(ASSIGNMENT): Could you give back exactly the lines below from the one with "10/09/2018 | 3.8 |" through the one with "2001.0 | 2.581 |", without a single picture?

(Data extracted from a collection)
- Opening Delimiter -

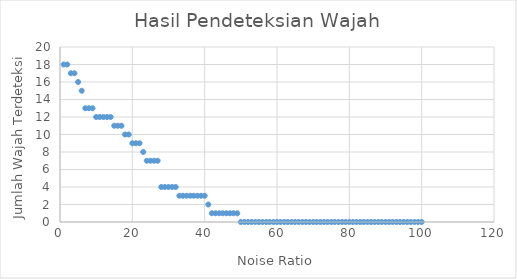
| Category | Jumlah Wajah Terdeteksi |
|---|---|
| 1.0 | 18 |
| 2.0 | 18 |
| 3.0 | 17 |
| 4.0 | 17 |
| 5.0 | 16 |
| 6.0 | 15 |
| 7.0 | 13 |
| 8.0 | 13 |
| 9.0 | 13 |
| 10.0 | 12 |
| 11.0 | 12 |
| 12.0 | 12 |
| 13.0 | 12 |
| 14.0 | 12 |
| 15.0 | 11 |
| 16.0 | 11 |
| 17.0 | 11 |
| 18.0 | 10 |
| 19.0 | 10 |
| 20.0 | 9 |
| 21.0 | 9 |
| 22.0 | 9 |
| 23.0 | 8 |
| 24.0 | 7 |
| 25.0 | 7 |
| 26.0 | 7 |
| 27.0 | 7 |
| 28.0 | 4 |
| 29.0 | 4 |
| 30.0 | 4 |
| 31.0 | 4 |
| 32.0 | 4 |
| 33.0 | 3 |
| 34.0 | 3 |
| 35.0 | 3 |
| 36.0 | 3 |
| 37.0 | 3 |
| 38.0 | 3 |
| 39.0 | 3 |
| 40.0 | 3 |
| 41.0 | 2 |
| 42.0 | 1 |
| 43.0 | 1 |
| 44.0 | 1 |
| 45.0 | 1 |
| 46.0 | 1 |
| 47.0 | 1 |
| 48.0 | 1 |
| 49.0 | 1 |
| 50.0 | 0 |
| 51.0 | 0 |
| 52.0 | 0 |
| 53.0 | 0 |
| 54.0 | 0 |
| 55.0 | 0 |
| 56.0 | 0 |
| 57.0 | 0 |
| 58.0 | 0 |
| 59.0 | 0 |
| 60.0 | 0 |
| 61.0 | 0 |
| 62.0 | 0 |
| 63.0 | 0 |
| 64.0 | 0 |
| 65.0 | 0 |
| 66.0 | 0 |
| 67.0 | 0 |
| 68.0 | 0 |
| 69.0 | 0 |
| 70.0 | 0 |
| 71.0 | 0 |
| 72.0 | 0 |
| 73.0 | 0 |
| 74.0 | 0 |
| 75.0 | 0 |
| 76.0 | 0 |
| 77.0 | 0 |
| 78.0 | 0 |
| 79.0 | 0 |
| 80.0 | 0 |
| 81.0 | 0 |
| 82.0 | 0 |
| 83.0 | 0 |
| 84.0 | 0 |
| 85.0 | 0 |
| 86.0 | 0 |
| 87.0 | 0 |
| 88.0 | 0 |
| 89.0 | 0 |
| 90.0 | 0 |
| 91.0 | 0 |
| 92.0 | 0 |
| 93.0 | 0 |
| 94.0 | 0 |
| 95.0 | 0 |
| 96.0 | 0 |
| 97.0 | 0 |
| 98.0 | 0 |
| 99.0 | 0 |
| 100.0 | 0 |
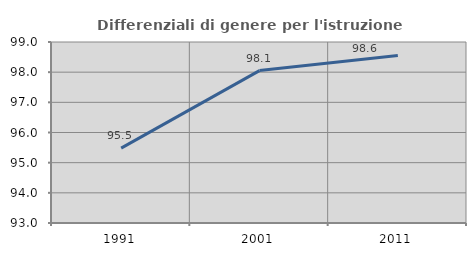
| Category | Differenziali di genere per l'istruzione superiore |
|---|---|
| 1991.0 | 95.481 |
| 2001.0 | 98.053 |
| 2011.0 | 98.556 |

- Closing Delimiter -
- Opening Delimiter -

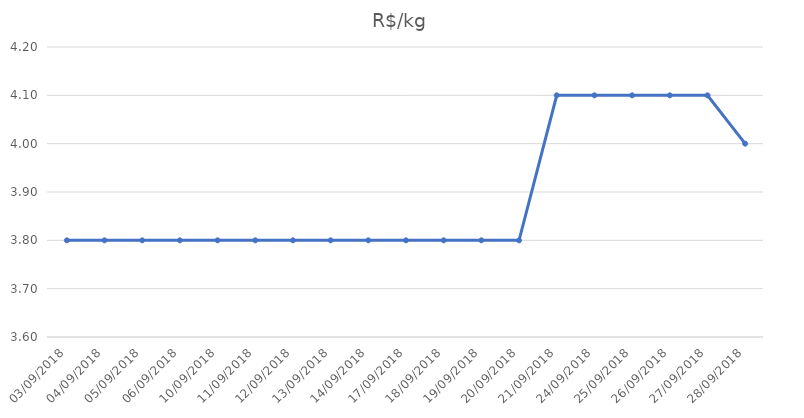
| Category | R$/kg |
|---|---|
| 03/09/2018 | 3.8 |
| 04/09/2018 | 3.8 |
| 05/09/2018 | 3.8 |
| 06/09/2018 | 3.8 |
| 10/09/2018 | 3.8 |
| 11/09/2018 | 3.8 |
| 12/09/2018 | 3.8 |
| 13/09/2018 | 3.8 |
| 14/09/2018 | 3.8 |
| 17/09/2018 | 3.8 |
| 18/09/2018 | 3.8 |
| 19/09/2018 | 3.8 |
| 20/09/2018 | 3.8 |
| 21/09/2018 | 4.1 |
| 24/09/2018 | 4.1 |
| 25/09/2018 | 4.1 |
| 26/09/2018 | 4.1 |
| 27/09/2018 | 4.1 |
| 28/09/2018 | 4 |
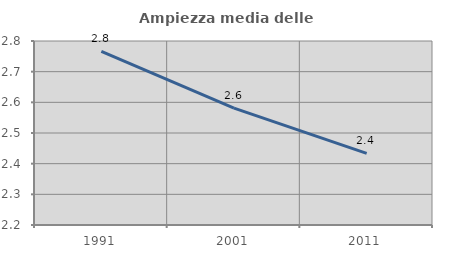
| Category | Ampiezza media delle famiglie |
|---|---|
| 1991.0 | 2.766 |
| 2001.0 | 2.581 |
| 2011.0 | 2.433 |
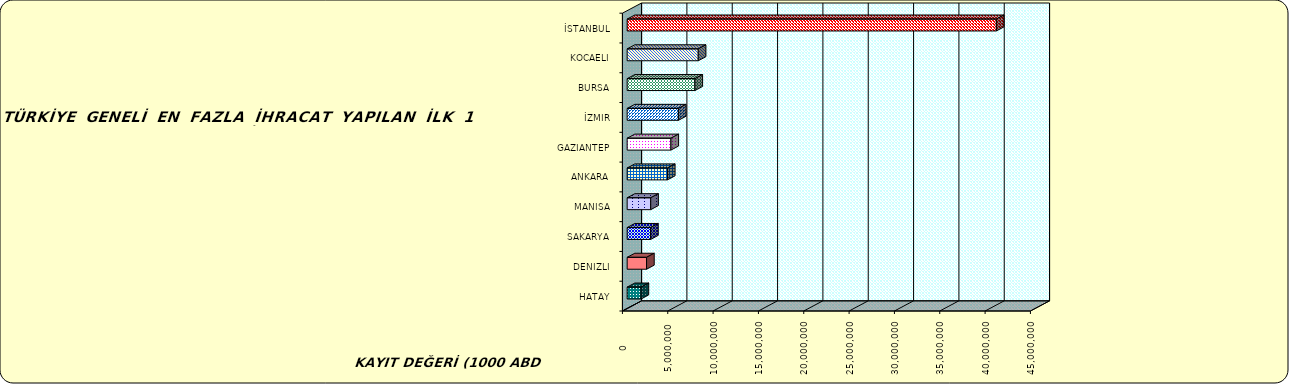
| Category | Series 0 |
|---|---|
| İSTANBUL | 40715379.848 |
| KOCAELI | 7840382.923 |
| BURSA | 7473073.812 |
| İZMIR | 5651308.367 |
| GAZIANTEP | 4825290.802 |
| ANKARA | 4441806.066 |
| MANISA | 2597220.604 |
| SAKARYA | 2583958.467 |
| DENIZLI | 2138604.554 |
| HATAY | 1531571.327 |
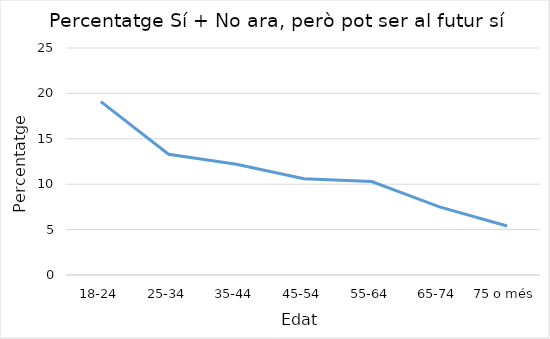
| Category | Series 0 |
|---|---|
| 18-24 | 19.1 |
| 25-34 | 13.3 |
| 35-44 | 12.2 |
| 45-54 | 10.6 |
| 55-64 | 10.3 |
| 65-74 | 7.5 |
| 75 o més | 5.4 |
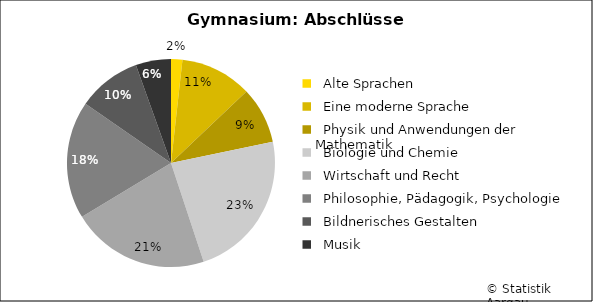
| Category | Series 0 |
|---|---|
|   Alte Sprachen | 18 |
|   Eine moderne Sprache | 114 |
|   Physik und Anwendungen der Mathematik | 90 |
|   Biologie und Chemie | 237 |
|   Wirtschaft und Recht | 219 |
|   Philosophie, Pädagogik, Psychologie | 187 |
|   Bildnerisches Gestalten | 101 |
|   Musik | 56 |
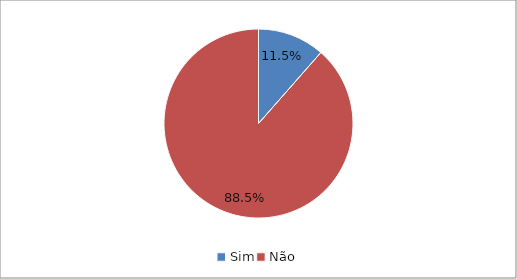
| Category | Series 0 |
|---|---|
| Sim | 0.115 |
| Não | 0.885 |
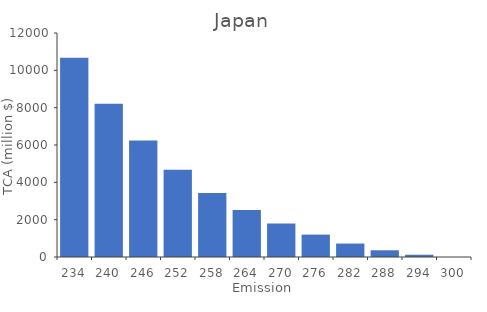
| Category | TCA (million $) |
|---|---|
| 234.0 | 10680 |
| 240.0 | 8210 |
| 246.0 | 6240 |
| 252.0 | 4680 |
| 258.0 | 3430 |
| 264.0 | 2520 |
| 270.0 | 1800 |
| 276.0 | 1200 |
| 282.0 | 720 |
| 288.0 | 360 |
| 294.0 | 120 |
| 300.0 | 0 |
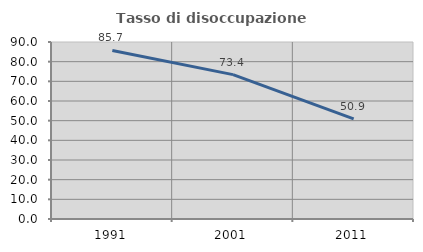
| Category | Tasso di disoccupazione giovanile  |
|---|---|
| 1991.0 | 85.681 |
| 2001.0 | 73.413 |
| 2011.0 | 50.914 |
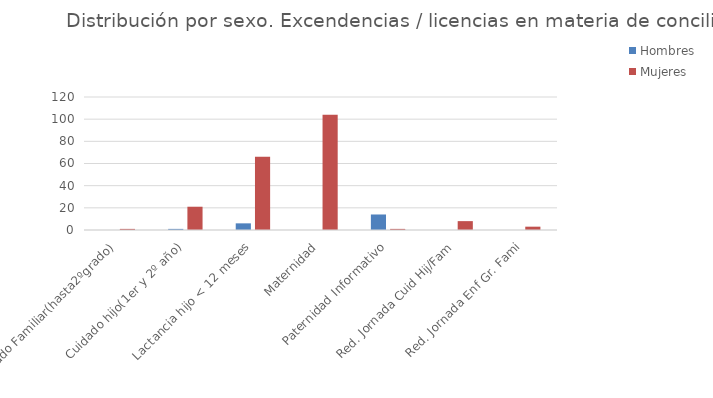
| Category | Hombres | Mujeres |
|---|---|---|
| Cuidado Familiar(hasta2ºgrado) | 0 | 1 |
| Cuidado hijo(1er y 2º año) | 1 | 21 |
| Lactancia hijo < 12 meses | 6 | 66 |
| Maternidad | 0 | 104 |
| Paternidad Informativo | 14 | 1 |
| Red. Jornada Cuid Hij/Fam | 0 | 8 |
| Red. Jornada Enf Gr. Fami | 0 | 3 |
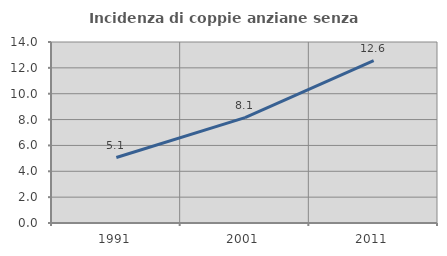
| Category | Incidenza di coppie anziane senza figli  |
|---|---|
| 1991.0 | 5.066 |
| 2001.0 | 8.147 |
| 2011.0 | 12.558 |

- Closing Delimiter -
- Opening Delimiter -

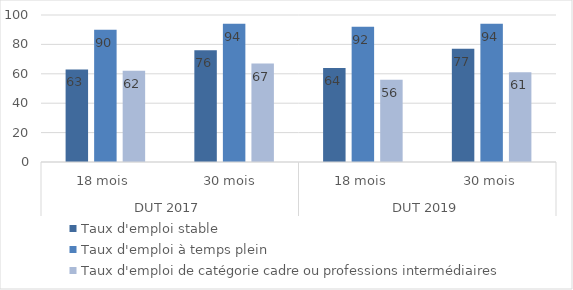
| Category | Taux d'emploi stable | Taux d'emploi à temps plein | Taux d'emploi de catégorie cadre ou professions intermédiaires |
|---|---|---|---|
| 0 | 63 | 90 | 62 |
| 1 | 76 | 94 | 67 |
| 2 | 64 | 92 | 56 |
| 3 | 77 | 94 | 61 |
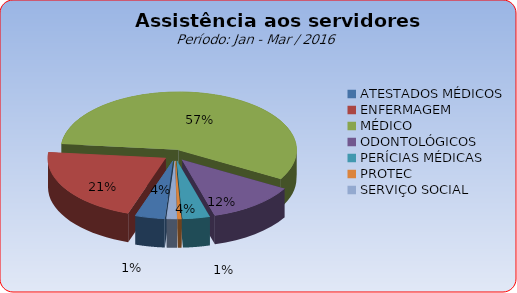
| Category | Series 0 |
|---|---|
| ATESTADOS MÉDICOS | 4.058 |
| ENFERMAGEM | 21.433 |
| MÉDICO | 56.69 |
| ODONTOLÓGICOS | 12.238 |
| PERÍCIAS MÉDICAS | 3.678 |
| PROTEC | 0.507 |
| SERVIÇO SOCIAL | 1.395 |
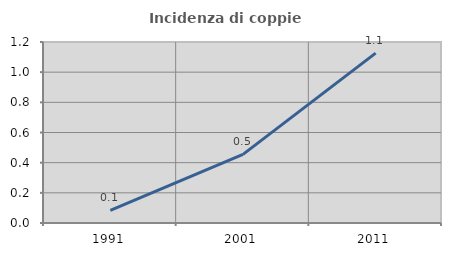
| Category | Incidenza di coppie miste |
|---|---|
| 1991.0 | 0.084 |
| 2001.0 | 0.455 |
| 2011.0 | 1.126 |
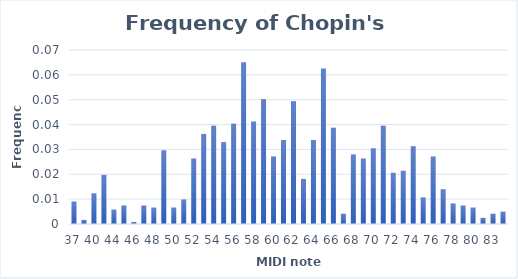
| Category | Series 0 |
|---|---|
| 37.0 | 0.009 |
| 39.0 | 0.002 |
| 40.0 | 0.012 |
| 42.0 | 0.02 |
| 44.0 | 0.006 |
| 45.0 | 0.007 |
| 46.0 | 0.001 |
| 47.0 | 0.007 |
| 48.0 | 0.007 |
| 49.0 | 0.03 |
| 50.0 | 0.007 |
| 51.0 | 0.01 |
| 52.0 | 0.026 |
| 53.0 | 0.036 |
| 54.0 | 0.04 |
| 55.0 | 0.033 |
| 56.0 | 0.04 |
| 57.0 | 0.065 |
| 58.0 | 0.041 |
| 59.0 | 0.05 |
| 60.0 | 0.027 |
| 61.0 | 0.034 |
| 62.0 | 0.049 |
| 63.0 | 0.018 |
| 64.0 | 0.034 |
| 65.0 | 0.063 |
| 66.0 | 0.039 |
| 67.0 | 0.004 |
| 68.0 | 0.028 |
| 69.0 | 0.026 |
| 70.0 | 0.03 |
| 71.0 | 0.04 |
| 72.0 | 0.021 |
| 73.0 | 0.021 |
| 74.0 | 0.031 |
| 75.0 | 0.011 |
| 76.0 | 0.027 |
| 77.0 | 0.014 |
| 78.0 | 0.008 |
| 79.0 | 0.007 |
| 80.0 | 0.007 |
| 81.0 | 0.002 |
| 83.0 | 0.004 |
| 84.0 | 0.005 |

- Closing Delimiter -

(EXERCISE RESPONSE):
| 10/09/2018 | 3.8 |
| 11/09/2018 | 3.8 |
| 12/09/2018 | 3.8 |
| 13/09/2018 | 3.8 |
| 14/09/2018 | 3.8 |
| 17/09/2018 | 3.8 |
| 18/09/2018 | 3.8 |
| 19/09/2018 | 3.8 |
| 20/09/2018 | 3.8 |
| 21/09/2018 | 4.1 |
| 24/09/2018 | 4.1 |
| 25/09/2018 | 4.1 |
| 26/09/2018 | 4.1 |
| 27/09/2018 | 4.1 |
| 28/09/2018 | 4 |
| Category | Ampiezza media delle famiglie |
|---|---|
| 1991.0 | 2.766 |
| 2001.0 | 2.581 |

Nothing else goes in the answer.